Altınoluk Dergisi, 1999 – Haziran, Sayı: 160, Sayfa: 020
İnsan hayatının temel problemlerinden biri de “Öncelikler” meselesidir. İnsan sosyal bir varlık olduğu için önceliklerin belirlenmesinde ferdi psikoloji kadar toplum yapısının ve sosyal çevrenin etkisi de oldukça önemlidir. Fıtrat gereği bir takım tabii yönelişler, zaman zaman sosyal etkilerle yön değiştirmekte; toplum yargılarının tesiriyle farklı tezahürler olarak ortaya çıkmaktadır.
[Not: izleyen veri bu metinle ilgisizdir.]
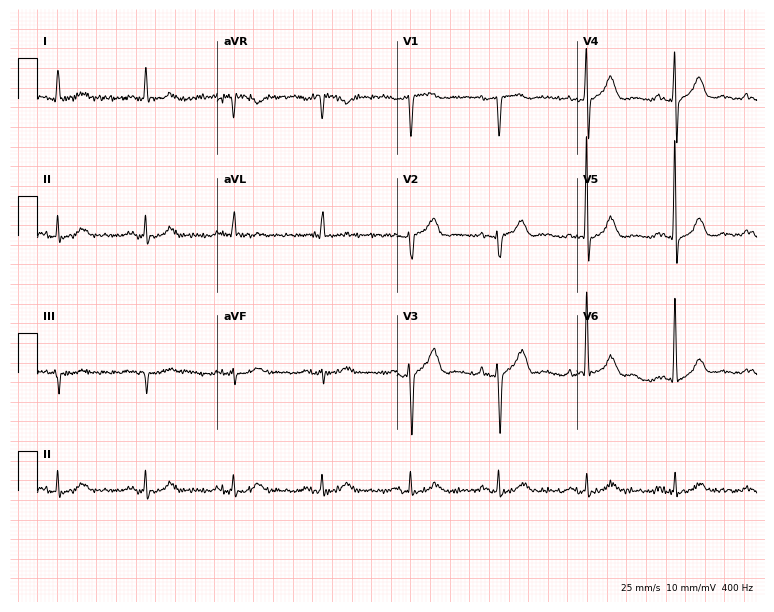
12-lead ECG from a 77-year-old male. Screened for six findings — first-degree AV block, right bundle branch block, left bundle branch block, sinus bradycardia, atrial fibrillation, sinus tachycardia — none is recorded. Findings outside these six are not listed.

Yaratılış hikmeti, Kur’an ifadesiyle “kulluk” olarak belirlenen insanoğlunun fıtratına uygun biçimde vaz’edilen ilahi din İslam’ın: “Allah’ın emirlerine ta’zim ve Hakk’ın yarattıklarına şefkat ve merhamet olarak” özetlenen temel ilkesi, aslında bir müslümanın önceliklerini de ortaya koymaktadır. İslam’ın doğuşu ve Kur’an’ın iniş süreci incelendiğinde oradaki sıralama da, öncelikler konusunda ipuçları vermektedir. Kur’an ayetlerinin onüç yıllık Mekke döneminde ilk nazil olanları tevhid inancı ile ahlak ilkelerinde yoğunlaşmaktadır. Tevhid ilkesi ve ahlakın ardından Mekke döneminin son yıllarında namaz gibi ibadet ahkamı öncelikler sırasına katılmış; ardından Medine’de oruç ve zekat gibi diğer ibadet emirleri ile gündelik hayatın hukuki temelleri ve muamelat ahkamı, ardından hukuk düzeninin temellerini korumaya yönelik ukubat hükümleri inerek sistem tamamlanmıştır.
Aslında bu geliş sırası, insan fıtratının kabulüne ve toplumun sistem olarak uygulamasına uygun bir yapıdır. İnsanın Allah ile ilişkilerinin tevhid temeline dayalı olarak düzene sokulması, İslami hayatın temelidir. Bunun yolu da eğitimden geçmektedir. Tevhid inancı ve teslimiyet ile gönül dünyası aydınlanmış kimselerden oluşan toplumlarda sosyal hayatın temeli, başkalarına faydalı olan, eliyle ve diliyle topluma zarar vermeyen bir yapıya ulaşmaktadır.
İslam tarihinde her biri bir meslek sahibi olarak yetiştirilen “ahi dervişleri” ve fütüvvet teşkilatı mensuplarının fütüvvetin esası olarak belirledikleri, “Eline, diline, beline sahip ol!” anlayışı sosyal hayattaki duyarlılığı ifade etmektedir. Bu ölçüler, Rasulullah’ın “Gerçek müslüman elinden ve dilinden başkalarının selamette kaldığı kimsedir.” (Buhari, Rikak, 26; Müslim, İman, 64) hadisiyle, nefsin hevasına tabi olup onu tanrılaştırmayı kınayan (el-Furkan, 25/43; el-Casiye, 45/23) ayetlerin hükmüdür.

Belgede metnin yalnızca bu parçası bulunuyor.